++++ Given records

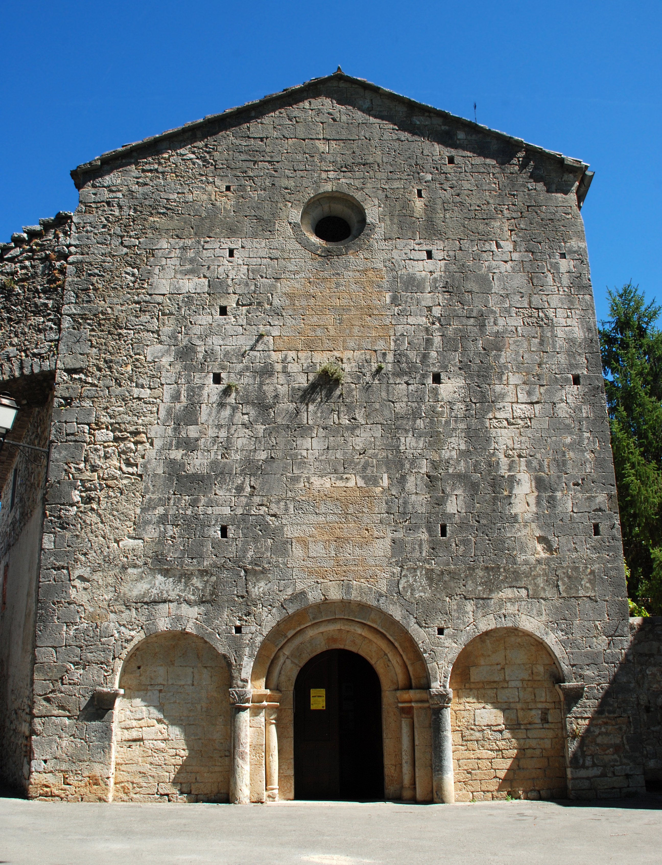 France - Hérault - Église Saint-Nazaire et Saint-Celse de Brissac
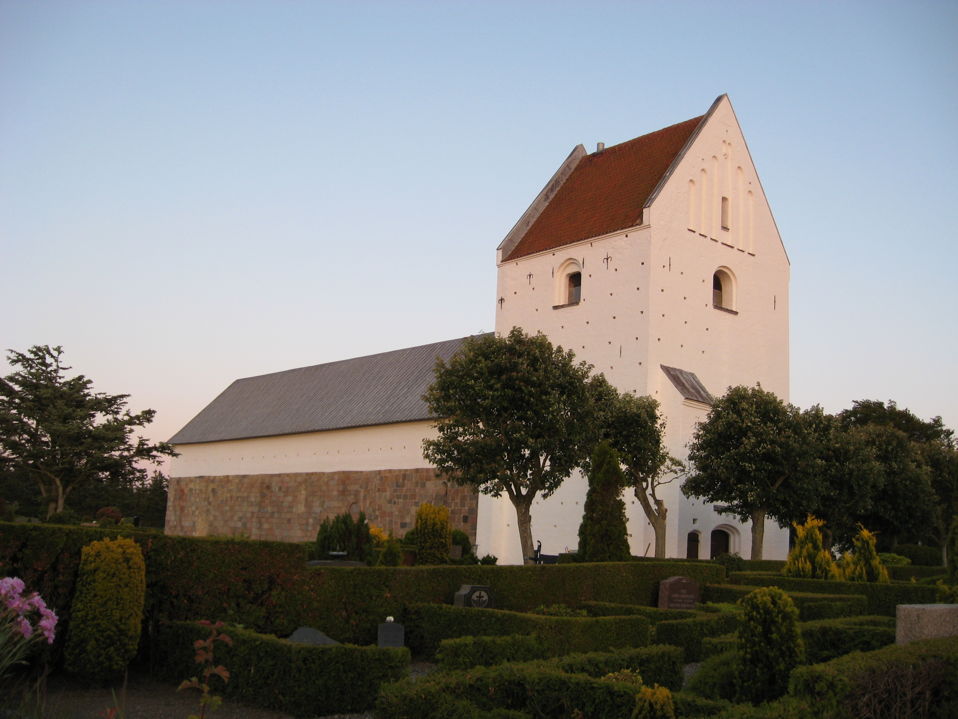 Saltum Kirke i Jammerbugt Kommune
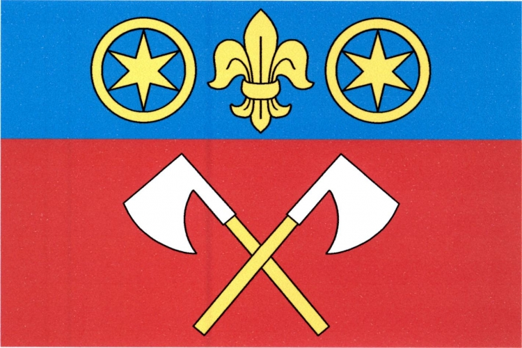 Vlajka, Skočice, okres Strakonice
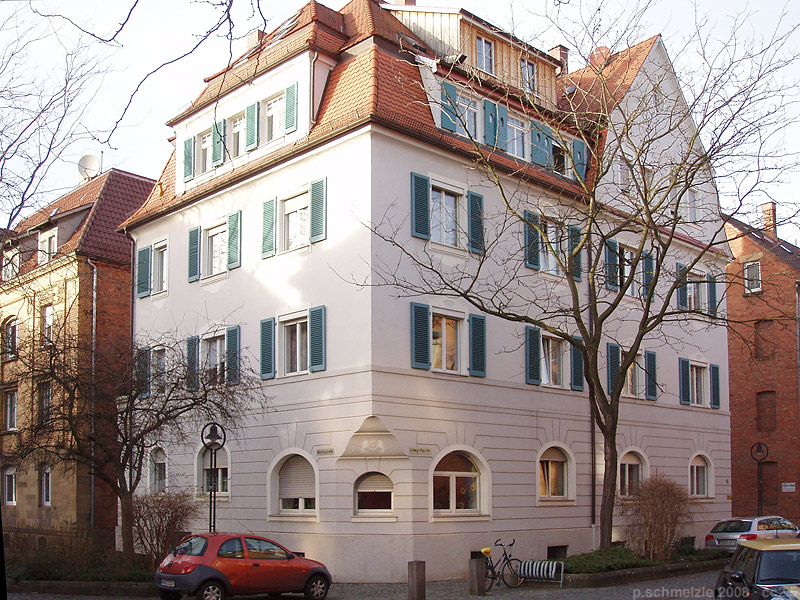 Denkmalgeschütztes Wohnhaus in der Werderstraße 157 in Heilbronn
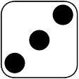 European die face 3
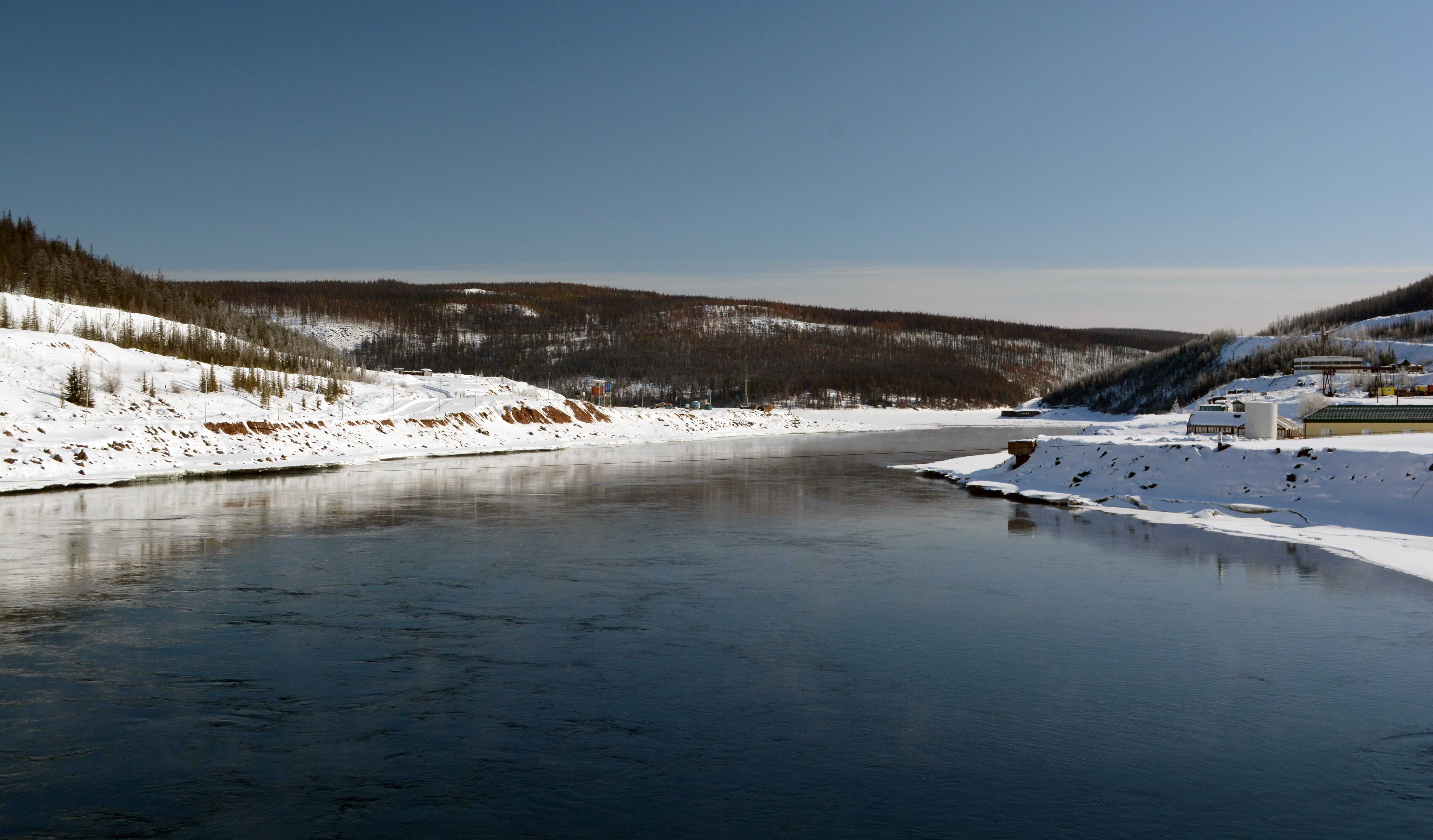 Река Вилюй (у Светлинской ГЭС, Республика Саха (Якутия), Россия
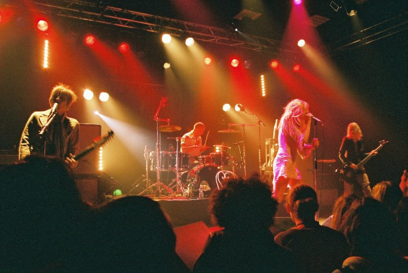 Queen Adreena en concert au Big Band Café, Caen/Hérouville Saint-Clair
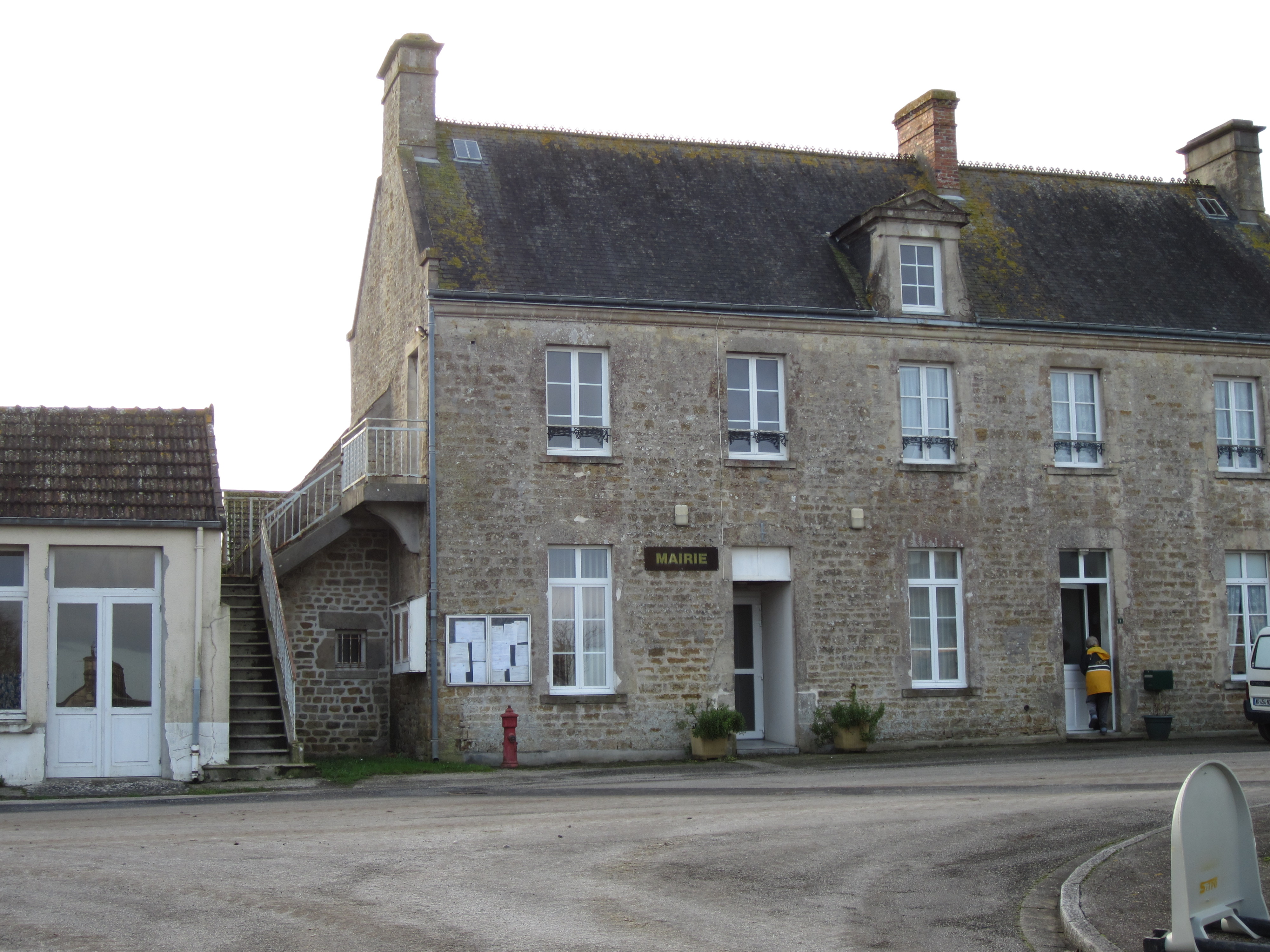 Ravenoville
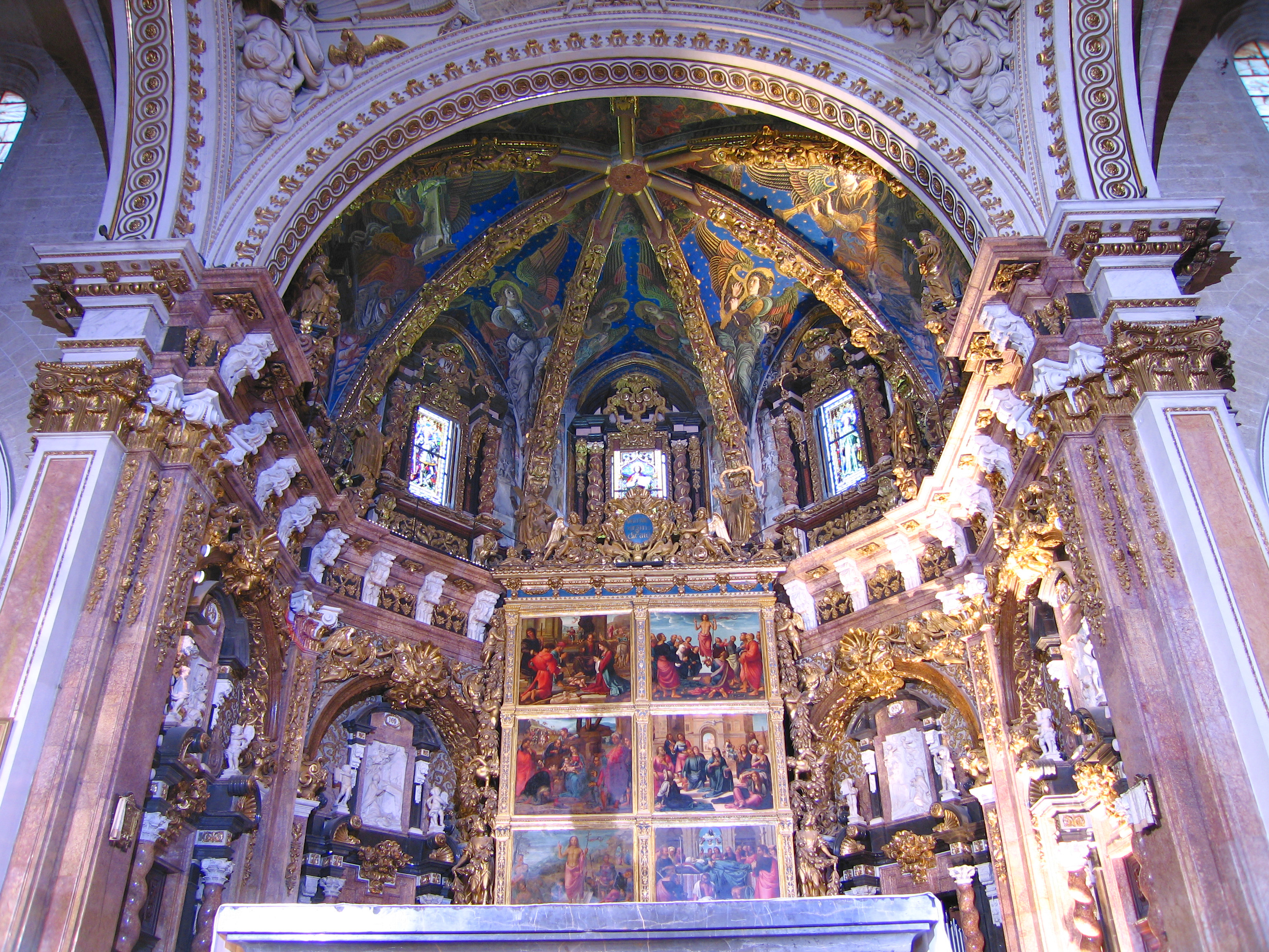 Vista interior del presbiteri de la seu de València
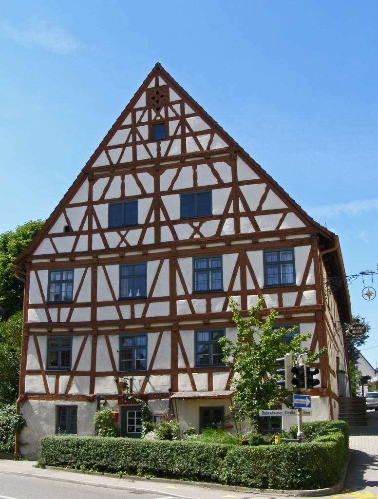 Krumbach (Schwaben) - Fachwerkhaus "zum Stern"
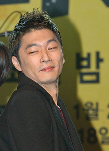 Mnet '김옥빈의 오케이 펑크' 쇼케이스
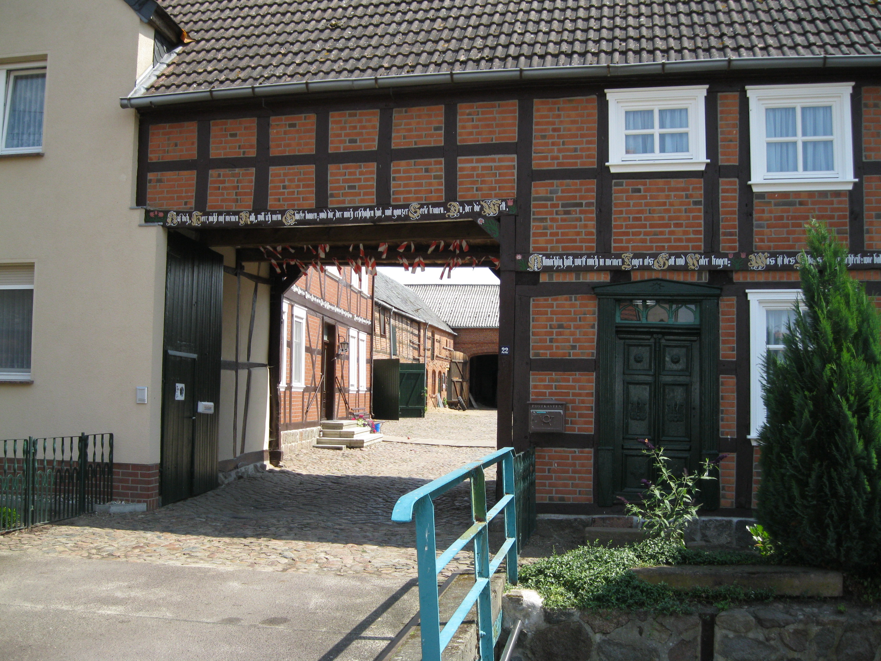 Torweg eines typischen altmärkischen Vierseithofes in Wollenhagen

++++++++

(Activity):
Reproduce the lines from the line with "Queen Adreena en" through the last line of the entries exactly, including both ends and excluding pictures.

(Exercise output):
 Queen Adreena en concert au Big Band Café, Caen/Hérouville Saint-Clair
 Ravenoville
 Vista interior del presbiteri de la seu de València
 Krumbach (Schwaben) - Fachwerkhaus "zum Stern"
 Mnet '김옥빈의 오케이 펑크' 쇼케이스
 Torweg eines typischen altmärkischen Vierseithofes in Wollenhagen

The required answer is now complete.